Gurney went into the house and stood in the middle of the kitchen, trying to absorb all the data encountered in the past hour. He stood at the sideboard. With the kitchen lights on, he couldn’t see out the window. So he turned them off. The moon was just a fraction shy of full-a ball with one slightly flattened side. The moonlight was bright enough to give the grass a gray sheen and the trees at the edge of the pasture distinct black shadows. Gurney squinted and thought he could just make out the drooping branches of the hemlocks.
Then he thought he saw something moving. He held his breath, leaning over closer to the window. As he leaned forward on the top of the sideboard, he uttered a sharp yelp at a stabbing pain that shot up through his right wrist. He knew, even before he saw the damage, that he’d carelessly pressed his hand down on the razor-edged head of the arrow that had been lying there for a week, and it had sliced deeply into the flesh. By the time he got the light back on, blood was pooling in his upturned palm and dripping between his fingers onto the floor.
Facing Facts
Unable to sleep despite his total exhaustion, Gurney was sitting in semidarkness at the breakfast table, gazing out at the eastern ridge. Dawn was spreading like a sick pallor across the sky-a fair reflection of his state of mind.
Earlier, awakened by his cry of pain, Madeleine had driven him to the emergency room of Walnut Crossing’s minimal hospital.
She’d stayed with him through a four-hour process that could have been completed in less than an hour if three ambulances hadn’t arrived with the battered survivors of an unlikely accident in which a drunk driver had knocked down a billboard that acted as a ramp that launched a speeding motorcycle that landed on the hood of a car coming from the opposite direction. At least that was the story the EMS and ER people were telling and retelling each other outside the cubicle where Gurney had waited to be stitched and bandaged.
It had been his second visit to a hospital in less than a week, which in itself was troubling.

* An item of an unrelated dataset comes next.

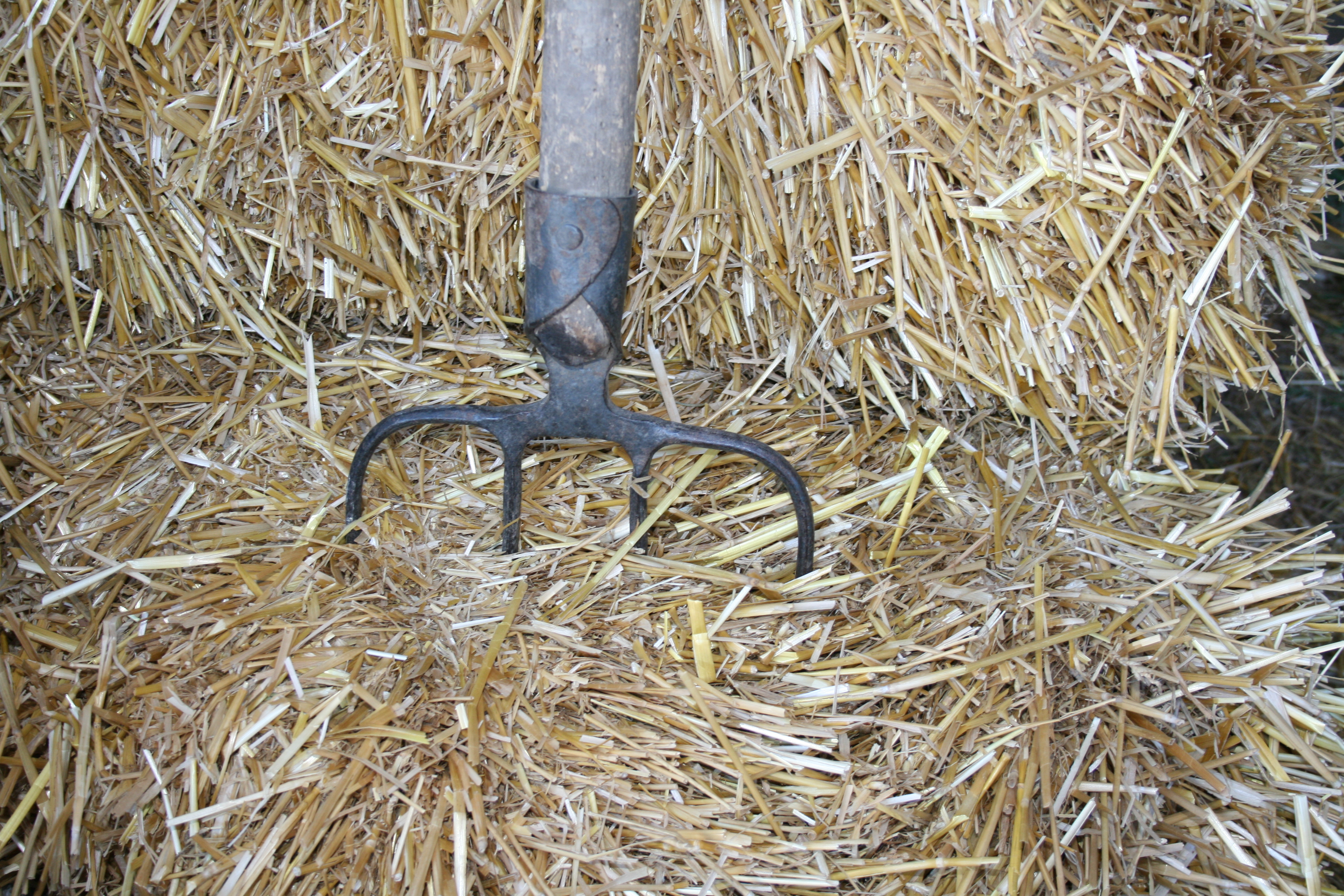 Атамань — этнотуристический комплекс казачей станицы на Таманском полуострове (Краснодарский край).

He’d been aware of Madeleine’s worried glances in his direction on their way there, in the waiting area, and on the way home, but they’d hardly spoken. When they had, it was mainly about how his hand felt or about the need to either get rid of the damn arrow or at least keep it in a safer place.
There were other things he could have spoken to her about, perhaps that he should have spoken about. The tracker he’d found on Kim’s car. The tracker on his own car. The third ice-pick murder. But he didn’t say a word about any of those things.
The reason for his silence, he told himself, was that telling her would only upset her. But a small voice in the back of his head told him otherwise-that his real reason was to avoid debate, to keep his options open. He told himself that the concealment would be temporary, therefore not a matter of truth, only of timing.
When they got home, half an hour before dawn, she went to bed with the same concerned look that had crossed her face so many times that night.
Too agitated to doze off, he sat at the table, wrestling with the implications of the things he didn’t want to talk about, especially the growing string of murders.
Of all the ways that killers end up being caught, few apply to killers who are intelligent and disciplined. And the Good Shepherd might be the smartest and most disciplined of all.
The only reasonable chance of identifying him would be through a massive coordinated law-enforcement effort. It would require reevaluating every piece of data from the original case. Overwhelming manpower. A mandate to start over with a clean slate. But in the current atmosphere, there was no way that was going to happen. Neither the FBI nor BCI would be able to step far enough outside the box. It was a box they’d built themselves, a box they’d been reinforcing for ten years.
So what was he supposed to do?
Ostracized and demonized, with a possible felony charge hanging over him and a PTSD label slapped on his forehead, what the hell could he do?